This year should be the year that renewables start to take off in Australia:
- We will have a carbon tax in place that will support renewable energy and overseas money is starting to flow in.
- Large scale solar is finding funding, following the trend from overseas.
- Chinese production of solar panels is bringing the cost of solar energy rapidly down towards that of fossil fuels.
But there is one factor that governments, both federal and state, need to provide: stability.
The solar industry needs to sense that financial support given in one year won’t be withdrawn the next when the going gets tough or when a newly-elected government reverses the previous government’s solar policy just because they can.
Certainly in the case of solar energy the governments’ efforts to forecast costs got an “F” grade this year. In a New Year’s resolution that we think makes complete sense, the Australian Solar Energy Society (AuSES) has promised to carefully watch over the government’s solar forecasting in 2012 on behalf of the nation’s solar industry. Reading between the lines it seems AuSES is none too pleased with the end-of-year report card for government forecasting agencies.
“As a national voice for Australia’s solar industry, the Australian Solar Energy Society has made a New Year’s resolution: to work more closely with Government agencies to ensure there’s no repeat of the 2011 solar forecast mistakes,” the society said in a recent release.
This brings an image of government forecasters sitting in class rooms watched over by AuSES teachers. The solar forecasters, gazing out into the playground where their fellow number crunchers are all playing, before looking down and writing: “I must not bugger up the solar forecasts again” 100 times.

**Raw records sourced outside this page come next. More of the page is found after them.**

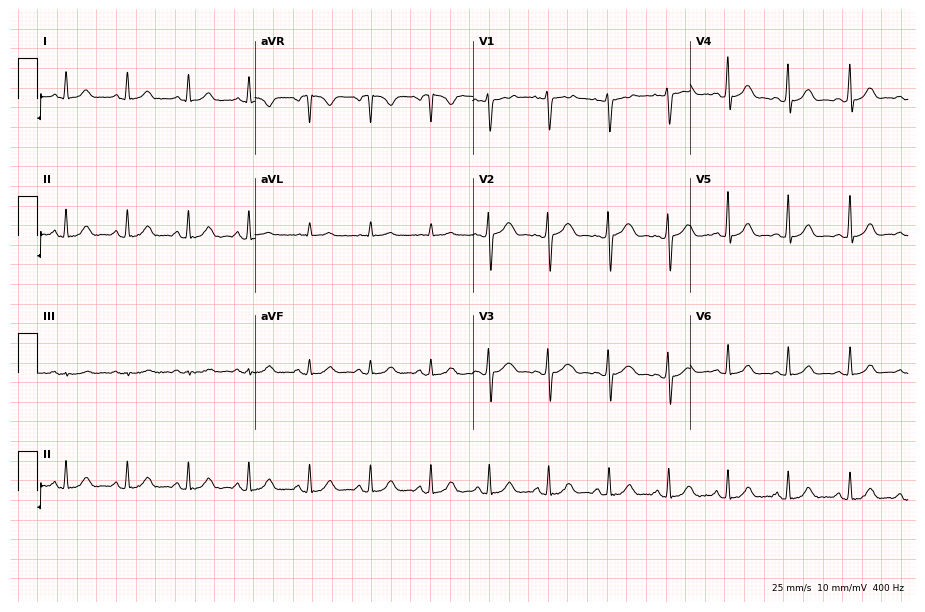
Resting 12-lead electrocardiogram (8.9-second recording at 400 Hz). Patient: a 30-year-old female. Read as a normal ECG.
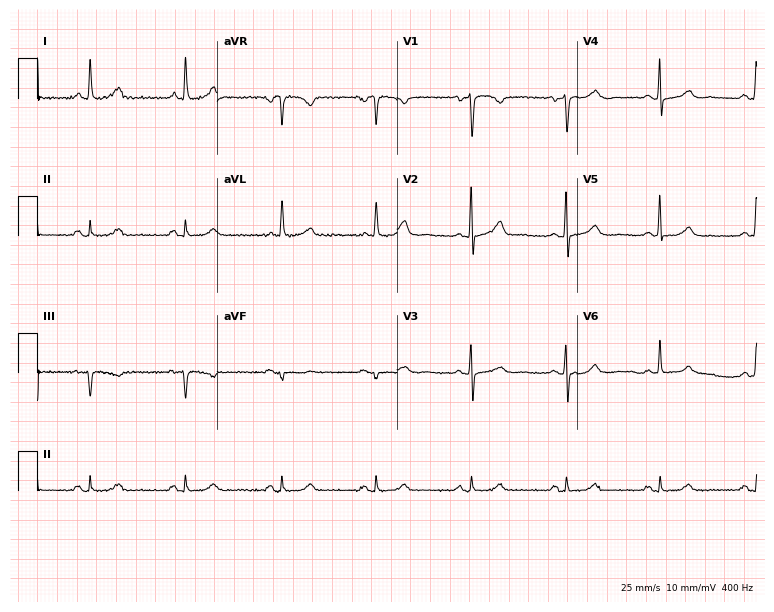
Resting 12-lead electrocardiogram (7.3-second recording at 400 Hz). Patient: a 58-year-old female. Read as a normal ECG.
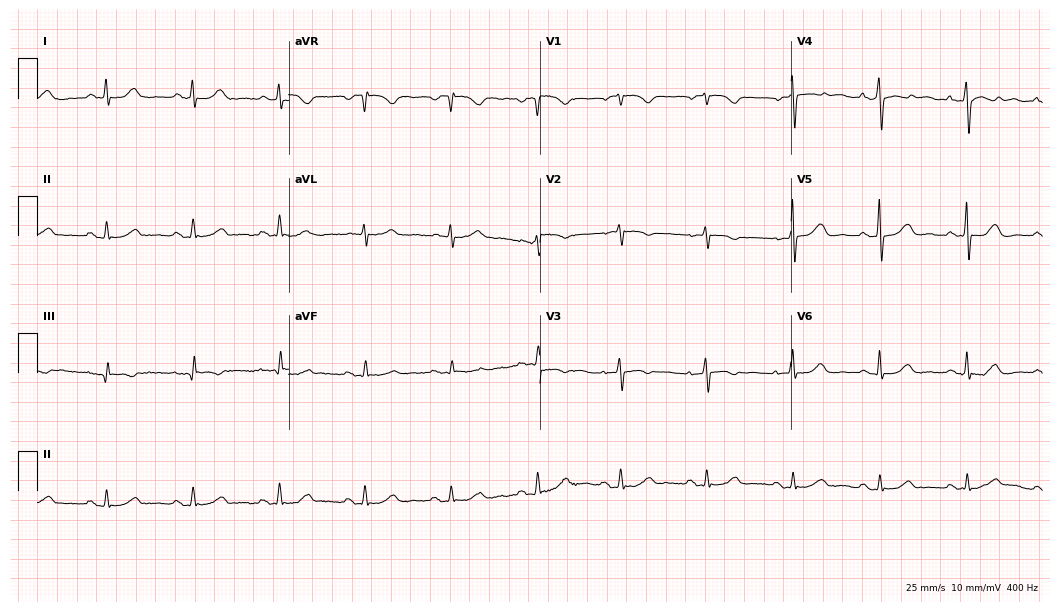
ECG (10.2-second recording at 400 Hz) — a 70-year-old female patient. Screened for six findings — first-degree AV block, right bundle branch block (RBBB), left bundle branch block (LBBB), sinus bradycardia, atrial fibrillation (AF), sinus tachycardia — none is recorded. Other findings, if any, are not listed.

Am I being too harsh here? After all a forecast is just as it states: a forecast. But surely it should have some relation to the outcomes?
The AuSES release points to four key areas where forecasts had to be speedily revised to bring them to within a bull’s roar of real outcomes.
1. The Productivity Commission’s overstating of the cost of solar subsidies per tonne of CO2, forcing it to revise down the cost of solar subsidies from $431-$1041 to $177-$497.
2. The Energy White Paper, released by the federal government, which overstated solar’s cost by a factor of three.
3. The Treasury Department’s estimate that the country would have around 9 gigawatts of solar by 2050. However 1.2 gigawatts has already been installed, with yearly installations increasing ten fold since 2009.
4. The NSW Government, led by Barry “The Terminator” O’Farrell, forced to revise the cost of the state’s solar bonus scheme down by nearly a quarter.
Hardly inspiring is it? No wonder AuSES chief executive John Grimes described 2011 as “a horrible year for government solar forecasting”. And why are the forecasts always so against the interests of the solar industry? Is the reason for the solar forecasting simply the innocent result of a culture of excessive drinking and partying in our state and federal capitals? Or are there other motives at work?
There you go folks, a nice little conspiracy theory to kick off the year. Wishing you all a safe, happy and productive New Year.